If you’ve lived in Allen County for some time, then you might know about the Allen County Solid Waste Management District (ACSWMD).

For the last 27 years, this government body has served county residents and businesses alike, helping them divert waste from landfills and properly dispose of hazardous materials. 

This March, it was reborn with a new name and an expanded mission.

In short, the ACDEM is a new organization for a new time. 

The idea is to help you live modern, clean and green lifestyles right here in northeast Indiana, and as environmentally aware residents ourselves, we know the challenges that come along with that. 

Many of us would like to live without feeling as though our existence is causing a strain on the Earth. We want to know that there are things we can do every day that will improve our habitat, preserve nature, and do a little bit to undo some of the damage that has already been done. 

But where do we begin? How do you live a green lifestyle on a local level? Jodi Leamon has degrees in environmental science and ecology.

The internet is full of information, but it can be contradictory or outdated, leaving you to wonder which sources you can trust.

Maybe you have even wanted to just give up because there seems no way to do everything right.

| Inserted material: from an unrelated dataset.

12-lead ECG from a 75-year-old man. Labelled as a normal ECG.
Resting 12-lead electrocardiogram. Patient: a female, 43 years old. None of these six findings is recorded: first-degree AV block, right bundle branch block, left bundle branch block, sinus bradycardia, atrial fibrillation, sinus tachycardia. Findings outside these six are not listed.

As a Waste Reduction Consultant by trade, I’m here to tell you that a lot of people taking small steps day-by-day do add up to make a big difference. There are ways to unravel some of the complications that can make it seem so hard to figure out what is the “right” thing to do.

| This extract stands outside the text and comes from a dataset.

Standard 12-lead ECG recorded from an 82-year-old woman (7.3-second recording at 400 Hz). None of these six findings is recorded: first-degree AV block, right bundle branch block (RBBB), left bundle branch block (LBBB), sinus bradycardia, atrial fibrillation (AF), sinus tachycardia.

You just have to know where to start.

“Ask an Environmentalist” is a new monthly column on Input Fort Wayne in partnership with the Allen County Department of Environmental Management.

We encourage you to write in to us, and ask us questions about things that confuse you about recycling, waste reduction, composting, or anything to do with green lifestyles. 

Then I will utilize my degrees in environmental science and ecology, or consult local experts, to seek the most current information on the topics you want to understand. 

Earth Day is coming up on April 22. It’s a great time to revisit your habits and intentions around leaving a lighter footprint.

So tell me: What is it you want to know? 

Email questions to me (Jodi Leamon) at [email protected].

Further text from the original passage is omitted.